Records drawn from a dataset
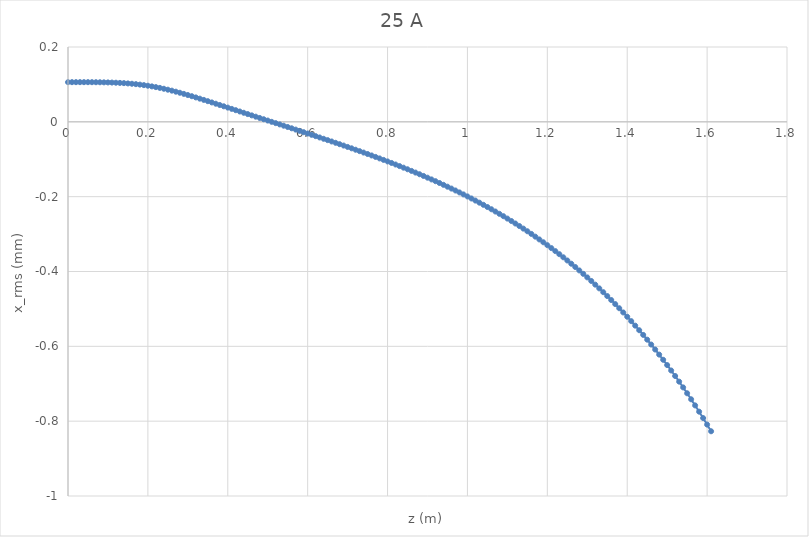
| Category | Series 0 |
|---|---|
| 0.0 | 0.106 |
| 0.01 | 0.106 |
| 0.02 | 0.106 |
| 0.03 | 0.106 |
| 0.04 | 0.106 |
| 0.05 | 0.106 |
| 0.06 | 0.106 |
| 0.07 | 0.106 |
| 0.08 | 0.106 |
| 0.09 | 0.106 |
| 0.1 | 0.105 |
| 0.11 | 0.105 |
| 0.12 | 0.105 |
| 0.13 | 0.104 |
| 0.14 | 0.103 |
| 0.15 | 0.103 |
| 0.16 | 0.102 |
| 0.17 | 0.101 |
| 0.18 | 0.099 |
| 0.19 | 0.098 |
| 0.2 | 0.096 |
| 0.21 | 0.095 |
| 0.22 | 0.093 |
| 0.23 | 0.091 |
| 0.24 | 0.088 |
| 0.25 | 0.086 |
| 0.26 | 0.083 |
| 0.27 | 0.081 |
| 0.28 | 0.078 |
| 0.29 | 0.075 |
| 0.3 | 0.072 |
| 0.31 | 0.068 |
| 0.32 | 0.065 |
| 0.33 | 0.062 |
| 0.34 | 0.059 |
| 0.35 | 0.055 |
| 0.36 | 0.052 |
| 0.37 | 0.048 |
| 0.38 | 0.045 |
| 0.39 | 0.042 |
| 0.4 | 0.038 |
| 0.41 | 0.035 |
| 0.42 | 0.031 |
| 0.43 | 0.028 |
| 0.44 | 0.024 |
| 0.45 | 0.021 |
| 0.46 | 0.017 |
| 0.47 | 0.014 |
| 0.48 | 0.01 |
| 0.49 | 0.007 |
| 0.5 | 0.003 |
| 0.51 | 0 |
| 0.52 | -0.003 |
| 0.53 | -0.007 |
| 0.54 | -0.01 |
| 0.55 | -0.014 |
| 0.56 | -0.017 |
| 0.57 | -0.021 |
| 0.58 | -0.024 |
| 0.59 | -0.028 |
| 0.6 | -0.031 |
| 0.61 | -0.035 |
| 0.62 | -0.038 |
| 0.63 | -0.042 |
| 0.64 | -0.045 |
| 0.65 | -0.049 |
| 0.66 | -0.052 |
| 0.67 | -0.056 |
| 0.68 | -0.06 |
| 0.69 | -0.063 |
| 0.7 | -0.067 |
| 0.71 | -0.071 |
| 0.72 | -0.075 |
| 0.73 | -0.078 |
| 0.74 | -0.082 |
| 0.75 | -0.086 |
| 0.76 | -0.09 |
| 0.77 | -0.094 |
| 0.78 | -0.098 |
| 0.79 | -0.102 |
| 0.8 | -0.106 |
| 0.81 | -0.11 |
| 0.82 | -0.114 |
| 0.83 | -0.118 |
| 0.84 | -0.123 |
| 0.85 | -0.127 |
| 0.86 | -0.131 |
| 0.87 | -0.136 |
| 0.88 | -0.14 |
| 0.89 | -0.145 |
| 0.9 | -0.149 |
| 0.91 | -0.154 |
| 0.92 | -0.159 |
| 0.93 | -0.163 |
| 0.94 | -0.168 |
| 0.95 | -0.173 |
| 0.96 | -0.178 |
| 0.97 | -0.183 |
| 0.98 | -0.189 |
| 0.99 | -0.194 |
| 1.0 | -0.199 |
| 1.01 | -0.205 |
| 1.02 | -0.21 |
| 1.03 | -0.216 |
| 1.04 | -0.222 |
| 1.05 | -0.228 |
| 1.06 | -0.234 |
| 1.07 | -0.24 |
| 1.08 | -0.246 |
| 1.09 | -0.252 |
| 1.1 | -0.259 |
| 1.11 | -0.265 |
| 1.12 | -0.272 |
| 1.13 | -0.279 |
| 1.14 | -0.285 |
| 1.15 | -0.292 |
| 1.16 | -0.3 |
| 1.17 | -0.307 |
| 1.18 | -0.314 |
| 1.19 | -0.322 |
| 1.2 | -0.33 |
| 1.21 | -0.337 |
| 1.22 | -0.346 |
| 1.23 | -0.354 |
| 1.24 | -0.362 |
| 1.25 | -0.371 |
| 1.26 | -0.379 |
| 1.27 | -0.388 |
| 1.28 | -0.397 |
| 1.29 | -0.406 |
| 1.3 | -0.416 |
| 1.31 | -0.425 |
| 1.32 | -0.435 |
| 1.33 | -0.445 |
| 1.34 | -0.455 |
| 1.35 | -0.466 |
| 1.36 | -0.476 |
| 1.37 | -0.487 |
| 1.38 | -0.498 |
| 1.39 | -0.509 |
| 1.4 | -0.521 |
| 1.41 | -0.533 |
| 1.42 | -0.545 |
| 1.43 | -0.557 |
| 1.44 | -0.569 |
| 1.45 | -0.582 |
| 1.46 | -0.595 |
| 1.47 | -0.609 |
| 1.48 | -0.622 |
| 1.49 | -0.636 |
| 1.5 | -0.65 |
| 1.51 | -0.665 |
| 1.52 | -0.679 |
| 1.53 | -0.694 |
| 1.54 | -0.71 |
| 1.55 | -0.725 |
| 1.56 | -0.742 |
| 1.57 | -0.758 |
| 1.58 | -0.775 |
| 1.59 | -0.792 |
| 1.6 | -0.809 |
| 1.61 | -0.827 |

## [YOUR GOAL]
From the first line to the last, write out the data above exactly. Omit the pictures.

## [OUTPUT FOR THIS EXERCISE]
| Category | Series 0 |
|---|---|
| 0.0 | 0.106 |
| 0.01 | 0.106 |
| 0.02 | 0.106 |
| 0.03 | 0.106 |
| 0.04 | 0.106 |
| 0.05 | 0.106 |
| 0.06 | 0.106 |
| 0.07 | 0.106 |
| 0.08 | 0.106 |
| 0.09 | 0.106 |
| 0.1 | 0.105 |
| 0.11 | 0.105 |
| 0.12 | 0.105 |
| 0.13 | 0.104 |
| 0.14 | 0.103 |
| 0.15 | 0.103 |
| 0.16 | 0.102 |
| 0.17 | 0.101 |
| 0.18 | 0.099 |
| 0.19 | 0.098 |
| 0.2 | 0.096 |
| 0.21 | 0.095 |
| 0.22 | 0.093 |
| 0.23 | 0.091 |
| 0.24 | 0.088 |
| 0.25 | 0.086 |
| 0.26 | 0.083 |
| 0.27 | 0.081 |
| 0.28 | 0.078 |
| 0.29 | 0.075 |
| 0.3 | 0.072 |
| 0.31 | 0.068 |
| 0.32 | 0.065 |
| 0.33 | 0.062 |
| 0.34 | 0.059 |
| 0.35 | 0.055 |
| 0.36 | 0.052 |
| 0.37 | 0.048 |
| 0.38 | 0.045 |
| 0.39 | 0.042 |
| 0.4 | 0.038 |
| 0.41 | 0.035 |
| 0.42 | 0.031 |
| 0.43 | 0.028 |
| 0.44 | 0.024 |
| 0.45 | 0.021 |
| 0.46 | 0.017 |
| 0.47 | 0.014 |
| 0.48 | 0.01 |
| 0.49 | 0.007 |
| 0.5 | 0.003 |
| 0.51 | 0 |
| 0.52 | -0.003 |
| 0.53 | -0.007 |
| 0.54 | -0.01 |
| 0.55 | -0.014 |
| 0.56 | -0.017 |
| 0.57 | -0.021 |
| 0.58 | -0.024 |
| 0.59 | -0.028 |
| 0.6 | -0.031 |
| 0.61 | -0.035 |
| 0.62 | -0.038 |
| 0.63 | -0.042 |
| 0.64 | -0.045 |
| 0.65 | -0.049 |
| 0.66 | -0.052 |
| 0.67 | -0.056 |
| 0.68 | -0.06 |
| 0.69 | -0.063 |
| 0.7 | -0.067 |
| 0.71 | -0.071 |
| 0.72 | -0.075 |
| 0.73 | -0.078 |
| 0.74 | -0.082 |
| 0.75 | -0.086 |
| 0.76 | -0.09 |
| 0.77 | -0.094 |
| 0.78 | -0.098 |
| 0.79 | -0.102 |
| 0.8 | -0.106 |
| 0.81 | -0.11 |
| 0.82 | -0.114 |
| 0.83 | -0.118 |
| 0.84 | -0.123 |
| 0.85 | -0.127 |
| 0.86 | -0.131 |
| 0.87 | -0.136 |
| 0.88 | -0.14 |
| 0.89 | -0.145 |
| 0.9 | -0.149 |
| 0.91 | -0.154 |
| 0.92 | -0.159 |
| 0.93 | -0.163 |
| 0.94 | -0.168 |
| 0.95 | -0.173 |
| 0.96 | -0.178 |
| 0.97 | -0.183 |
| 0.98 | -0.189 |
| 0.99 | -0.194 |
| 1.0 | -0.199 |
| 1.01 | -0.205 |
| 1.02 | -0.21 |
| 1.03 | -0.216 |
| 1.04 | -0.222 |
| 1.05 | -0.228 |
| 1.06 | -0.234 |
| 1.07 | -0.24 |
| 1.08 | -0.246 |
| 1.09 | -0.252 |
| 1.1 | -0.259 |
| 1.11 | -0.265 |
| 1.12 | -0.272 |
| 1.13 | -0.279 |
| 1.14 | -0.285 |
| 1.15 | -0.292 |
| 1.16 | -0.3 |
| 1.17 | -0.307 |
| 1.18 | -0.314 |
| 1.19 | -0.322 |
| 1.2 | -0.33 |
| 1.21 | -0.337 |
| 1.22 | -0.346 |
| 1.23 | -0.354 |
| 1.24 | -0.362 |
| 1.25 | -0.371 |
| 1.26 | -0.379 |
| 1.27 | -0.388 |
| 1.28 | -0.397 |
| 1.29 | -0.406 |
| 1.3 | -0.416 |
| 1.31 | -0.425 |
| 1.32 | -0.435 |
| 1.33 | -0.445 |
| 1.34 | -0.455 |
| 1.35 | -0.466 |
| 1.36 | -0.476 |
| 1.37 | -0.487 |
| 1.38 | -0.498 |
| 1.39 | -0.509 |
| 1.4 | -0.521 |
| 1.41 | -0.533 |
| 1.42 | -0.545 |
| 1.43 | -0.557 |
| 1.44 | -0.569 |
| 1.45 | -0.582 |
| 1.46 | -0.595 |
| 1.47 | -0.609 |
| 1.48 | -0.622 |
| 1.49 | -0.636 |
| 1.5 | -0.65 |
| 1.51 | -0.665 |
| 1.52 | -0.679 |
| 1.53 | -0.694 |
| 1.54 | -0.71 |
| 1.55 | -0.725 |
| 1.56 | -0.742 |
| 1.57 | -0.758 |
| 1.58 | -0.775 |
| 1.59 | -0.792 |
| 1.6 | -0.809 |
| 1.61 | -0.827 |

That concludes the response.